### WHAT IS BEING ASKED
A faithful copy of the entries is needed, one that leaves out the pictures.

### RECORD EXTRACTS
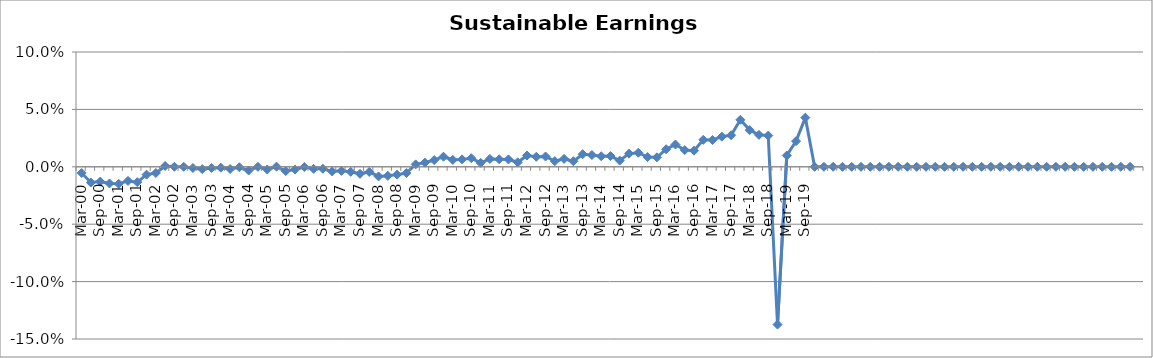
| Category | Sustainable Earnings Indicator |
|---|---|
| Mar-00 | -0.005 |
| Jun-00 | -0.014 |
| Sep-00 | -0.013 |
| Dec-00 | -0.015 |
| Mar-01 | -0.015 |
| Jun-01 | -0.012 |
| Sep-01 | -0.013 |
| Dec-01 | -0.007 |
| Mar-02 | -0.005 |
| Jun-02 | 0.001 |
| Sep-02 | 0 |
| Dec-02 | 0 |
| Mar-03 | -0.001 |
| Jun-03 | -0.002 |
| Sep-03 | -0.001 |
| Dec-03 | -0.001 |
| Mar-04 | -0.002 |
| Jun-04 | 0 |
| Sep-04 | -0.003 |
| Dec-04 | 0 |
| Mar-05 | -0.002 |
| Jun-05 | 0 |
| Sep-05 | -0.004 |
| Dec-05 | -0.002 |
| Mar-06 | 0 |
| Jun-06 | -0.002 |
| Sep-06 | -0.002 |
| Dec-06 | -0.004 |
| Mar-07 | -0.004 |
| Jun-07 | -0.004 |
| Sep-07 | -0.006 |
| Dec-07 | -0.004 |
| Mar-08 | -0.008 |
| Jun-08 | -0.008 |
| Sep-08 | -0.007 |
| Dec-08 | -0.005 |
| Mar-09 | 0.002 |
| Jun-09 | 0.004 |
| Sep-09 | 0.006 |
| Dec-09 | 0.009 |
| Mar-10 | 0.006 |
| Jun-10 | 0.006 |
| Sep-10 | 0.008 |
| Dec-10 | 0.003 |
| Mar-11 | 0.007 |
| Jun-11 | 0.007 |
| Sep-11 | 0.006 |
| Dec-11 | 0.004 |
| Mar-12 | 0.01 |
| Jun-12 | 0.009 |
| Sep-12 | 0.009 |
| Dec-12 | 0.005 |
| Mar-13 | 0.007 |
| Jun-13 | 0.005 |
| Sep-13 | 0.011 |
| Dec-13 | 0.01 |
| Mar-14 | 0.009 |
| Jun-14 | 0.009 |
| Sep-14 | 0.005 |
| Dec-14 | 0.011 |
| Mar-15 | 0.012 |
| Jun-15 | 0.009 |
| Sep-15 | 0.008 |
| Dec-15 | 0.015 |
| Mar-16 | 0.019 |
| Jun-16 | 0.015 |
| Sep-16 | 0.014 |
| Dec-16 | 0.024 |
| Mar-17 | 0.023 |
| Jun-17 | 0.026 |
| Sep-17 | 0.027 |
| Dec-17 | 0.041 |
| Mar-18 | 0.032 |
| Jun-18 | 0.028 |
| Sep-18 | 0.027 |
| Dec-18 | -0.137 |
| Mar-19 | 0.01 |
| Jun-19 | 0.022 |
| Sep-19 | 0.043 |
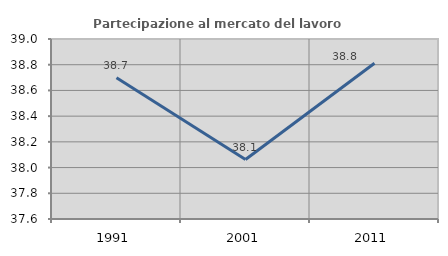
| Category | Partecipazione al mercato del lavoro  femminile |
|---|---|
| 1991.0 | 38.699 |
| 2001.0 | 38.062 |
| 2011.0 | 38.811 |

### ANSWER FOR THIS EXERCISE
| Category | Sustainable Earnings Indicator |
|---|---|
| Mar-00 | -0.005 |
| Jun-00 | -0.014 |
| Sep-00 | -0.013 |
| Dec-00 | -0.015 |
| Mar-01 | -0.015 |
| Jun-01 | -0.012 |
| Sep-01 | -0.013 |
| Dec-01 | -0.007 |
| Mar-02 | -0.005 |
| Jun-02 | 0.001 |
| Sep-02 | 0 |
| Dec-02 | 0 |
| Mar-03 | -0.001 |
| Jun-03 | -0.002 |
| Sep-03 | -0.001 |
| Dec-03 | -0.001 |
| Mar-04 | -0.002 |
| Jun-04 | 0 |
| Sep-04 | -0.003 |
| Dec-04 | 0 |
| Mar-05 | -0.002 |
| Jun-05 | 0 |
| Sep-05 | -0.004 |
| Dec-05 | -0.002 |
| Mar-06 | 0 |
| Jun-06 | -0.002 |
| Sep-06 | -0.002 |
| Dec-06 | -0.004 |
| Mar-07 | -0.004 |
| Jun-07 | -0.004 |
| Sep-07 | -0.006 |
| Dec-07 | -0.004 |
| Mar-08 | -0.008 |
| Jun-08 | -0.008 |
| Sep-08 | -0.007 |
| Dec-08 | -0.005 |
| Mar-09 | 0.002 |
| Jun-09 | 0.004 |
| Sep-09 | 0.006 |
| Dec-09 | 0.009 |
| Mar-10 | 0.006 |
| Jun-10 | 0.006 |
| Sep-10 | 0.008 |
| Dec-10 | 0.003 |
| Mar-11 | 0.007 |
| Jun-11 | 0.007 |
| Sep-11 | 0.006 |
| Dec-11 | 0.004 |
| Mar-12 | 0.01 |
| Jun-12 | 0.009 |
| Sep-12 | 0.009 |
| Dec-12 | 0.005 |
| Mar-13 | 0.007 |
| Jun-13 | 0.005 |
| Sep-13 | 0.011 |
| Dec-13 | 0.01 |
| Mar-14 | 0.009 |
| Jun-14 | 0.009 |
| Sep-14 | 0.005 |
| Dec-14 | 0.011 |
| Mar-15 | 0.012 |
| Jun-15 | 0.009 |
| Sep-15 | 0.008 |
| Dec-15 | 0.015 |
| Mar-16 | 0.019 |
| Jun-16 | 0.015 |
| Sep-16 | 0.014 |
| Dec-16 | 0.024 |
| Mar-17 | 0.023 |
| Jun-17 | 0.026 |
| Sep-17 | 0.027 |
| Dec-17 | 0.041 |
| Mar-18 | 0.032 |
| Jun-18 | 0.028 |
| Sep-18 | 0.027 |
| Dec-18 | -0.137 |
| Mar-19 | 0.01 |
| Jun-19 | 0.022 |
| Sep-19 | 0.043 |
| Category | Partecipazione al mercato del lavoro  femminile |
|---|---|
| 1991.0 | 38.699 |
| 2001.0 | 38.062 |
| 2011.0 | 38.811 |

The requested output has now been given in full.